ACTIVITY:
Would you please transcribe the listing exactly, with no images?

SOURCE MATERIAL:
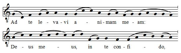 Интроит "Ad te levavi" (фрагмент, транскрипция)
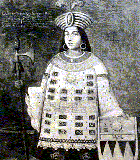 Tupac Amaru, old painting.
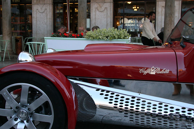 Twister firmata "Caffè Meletti"- Ascoli Piceno, Italia.
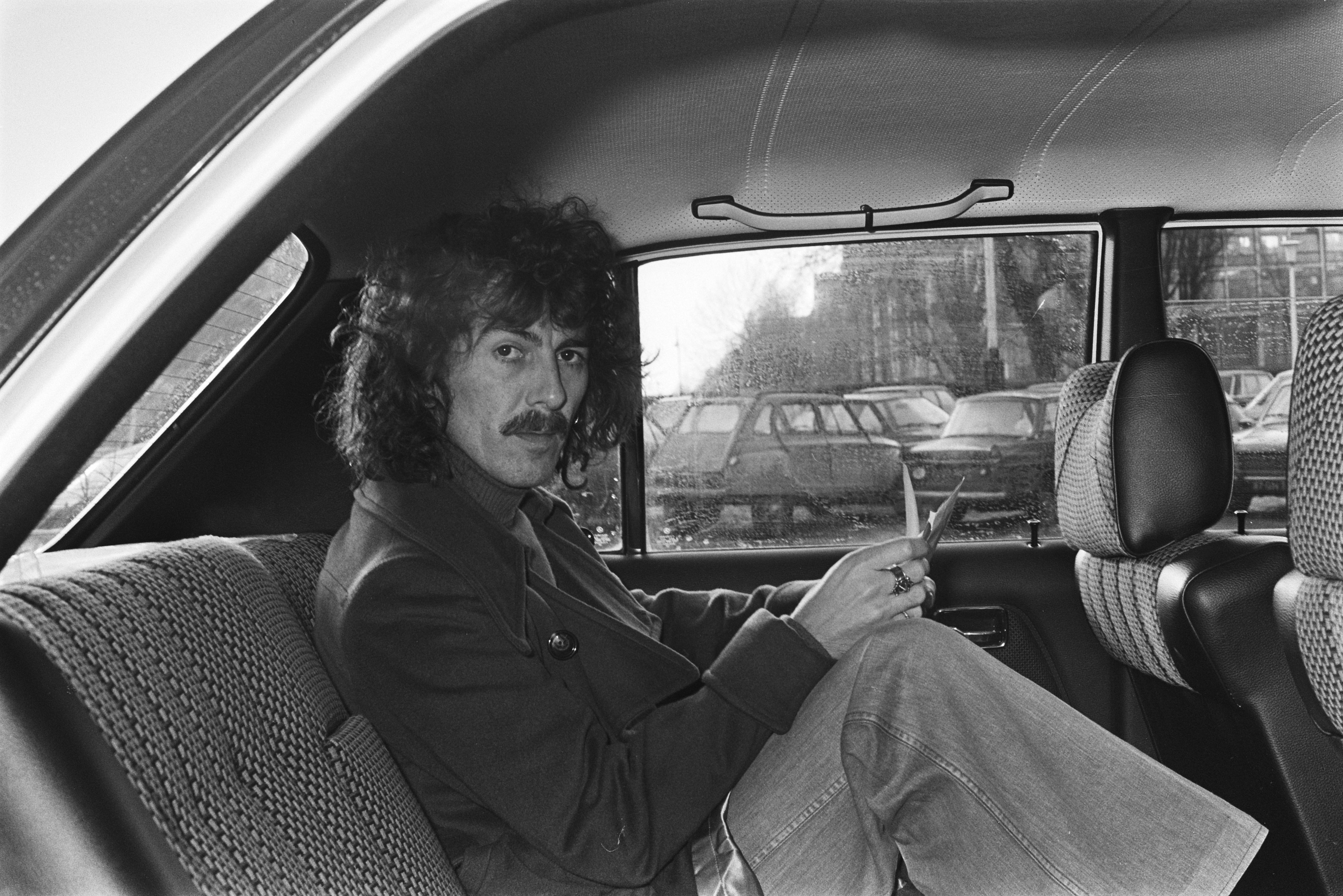 Collectie / Archief : Fotocollectie Anefo Reportage / Serie : [ onbekend ] Beschrijving : George Harrison verlaat Hilton, in auto Datum : 4 februari 1977 Persoonsnaam : George Harrison, HILTON Fotograaf : Suyk, Koen / Anefo Auteursrechthebbende : Nationaal Archief Materiaalsoort : Negatief (zwart/wit) Nummer archiefinventaris : bekijk toegang 2.24.01.05 Bestanddeelnummer : 929-0118
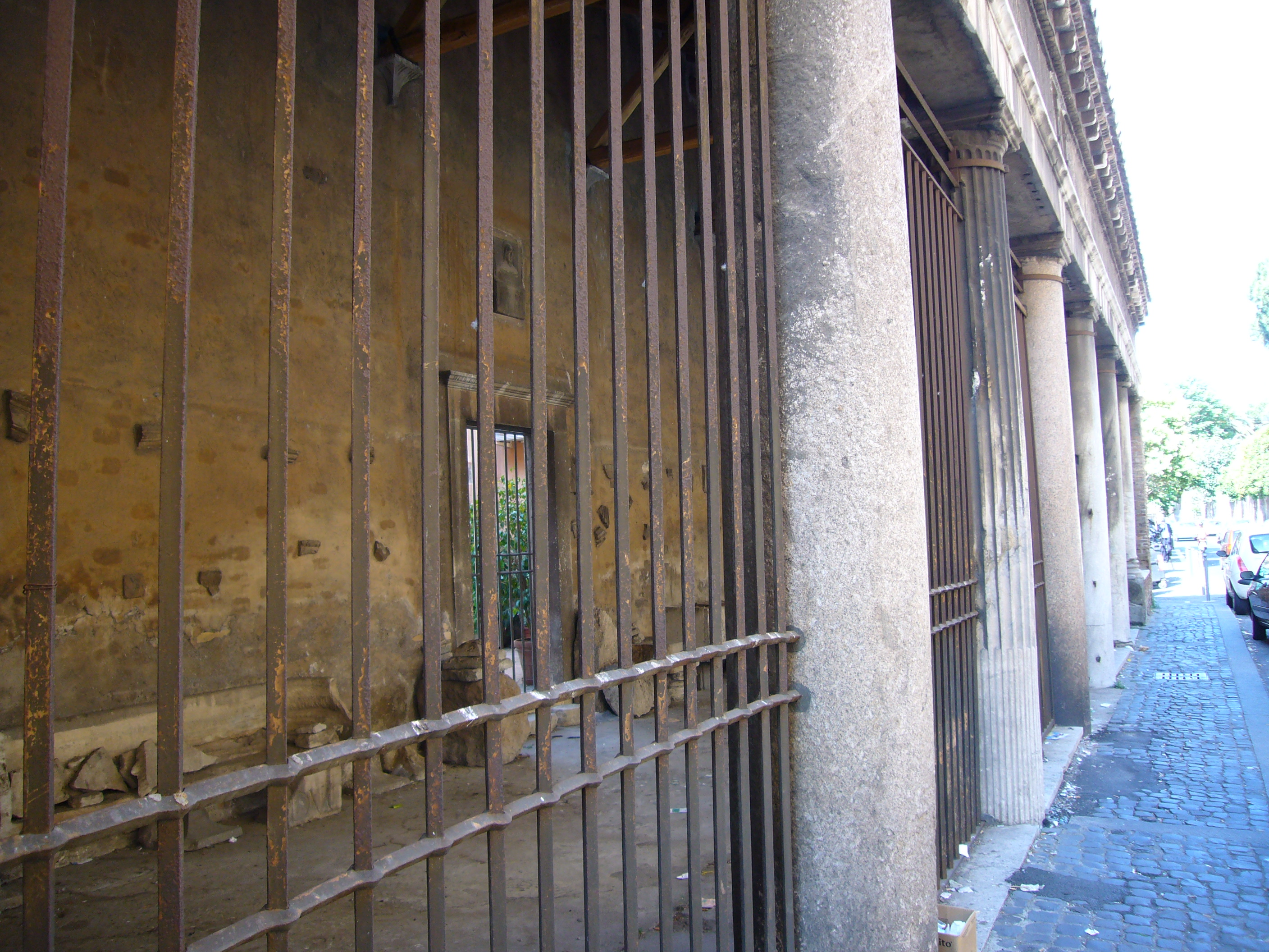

REPLY TO THE TASK:
 Интроит "Ad te levavi" (фрагмент, транскрипция)
 Tupac Amaru, old painting.
 Twister firmata "Caffè Meletti"- Ascoli Piceno, Italia.
 Collectie / Archief : Fotocollectie Anefo Reportage / Serie : [ onbekend ] Beschrijving : George Harrison verlaat Hilton, in auto Datum : 4 februari 1977 Persoonsnaam : George Harrison, HILTON Fotograaf : Suyk, Koen / Anefo Auteursrechthebbende : Nationaal Archief Materiaalsoort : Negatief (zwart/wit) Nummer archiefinventaris : bekijk toegang 2.24.01.05 Bestanddeelnummer : 929-0118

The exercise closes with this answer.